Floral Jamming is a floral design activity originating from Hong Kong, where participants design their own original sculpture with floral materials.  The floral designer provides all materials required for the floral display including flowers and foliage. Participants select the materials to create their own floral creation within a set time.

Floral Jamming

The mission of Floral Jamming is to promote floral art to the general public. Participants of Floral Jamming are usually beginners who have little to no experience in floral arrangement or floral design. A key feature of Floral Jamming is that the sessions must be conducted by a floral designer with professional certification.

Through Floral Jamming, these participants can assemble a final floral product under professional guidance without having taken any classes. During a Floral Jamming session, the floral designer only provides guidance upon participants’ request.

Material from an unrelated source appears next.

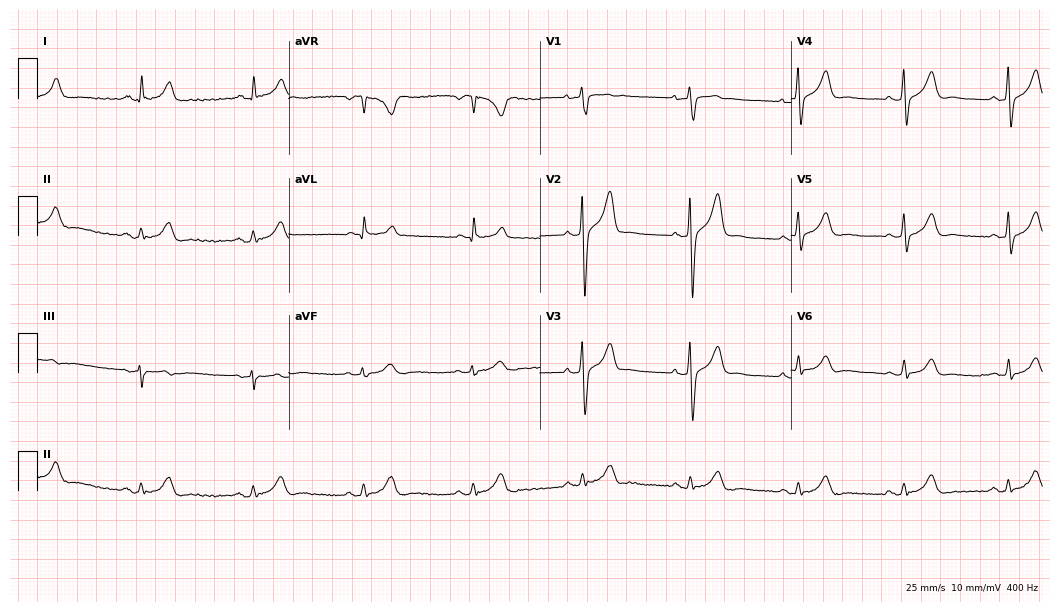
Electrocardiogram (10.2-second recording at 400 Hz), a male, 51 years old. Of the six screened findings (first-degree AV block, right bundle branch block, left bundle branch block, sinus bradycardia, atrial fibrillation, sinus tachycardia), none is recorded.
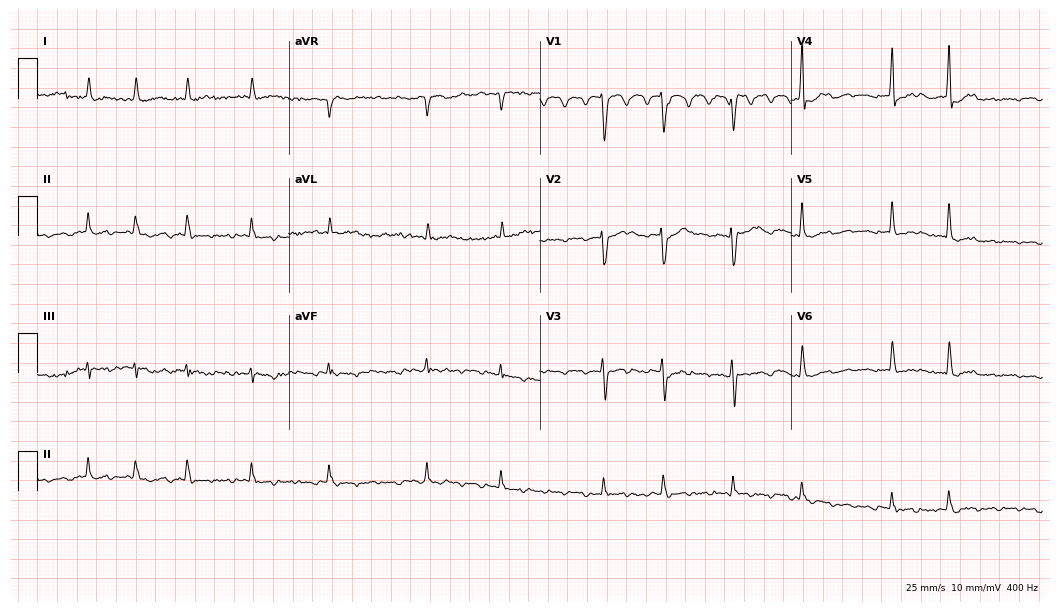
Resting 12-lead electrocardiogram. Patient: an 85-year-old woman. The tracing shows atrial fibrillation.

Based on the individual participants’ design, the floral designer could make suggestions on how to refine the arrangement.

Floral Jamming is also educational.  It can introduce concepts of nature and design to young participants. It is an activity that can enhance family bonding and interpersonal skills.

Many Floral Jammers have commented that the process of focusing on producing their own individual creation has helped them to distress.

Origin 

The first Floral Jamming was held at Tallensia Floral Art, Hong Kong on July 1, 2011.

Founder 
Floral Jamming was founded by Lowdi Kwan, a floral designer with certification from the American Institute of Floral Designers in 1996.

Benefits of Floral Jamming 

Psychological research has shown that the art of floral arrangement can help relieve mood swings, improve cognitive and perceptive functions and enhance social skills.

Bearing this in mind Kwan thought of the concept of Floral Jamming.

Sessions 
Prior to the session, materials including the necessary tools and accessories would be displayed. To start off a session a floral designer will give a brief introduction on the materials and on how to start a floral arrangement by introducing the fundamental principles of floral arrangement. The participants will then select flowers and other floral materials to construct their own floral arrangement.  The floral designer will provide assistance and technical support throughout the session. It is important to note that the floral designer will only provide guidance/ suggestion upon request as a support and not to change the participants’ individual design.

Floral Jamming has been organized for functions such as birthday parties, bridal showers, school fairs, corporate team building and charity events.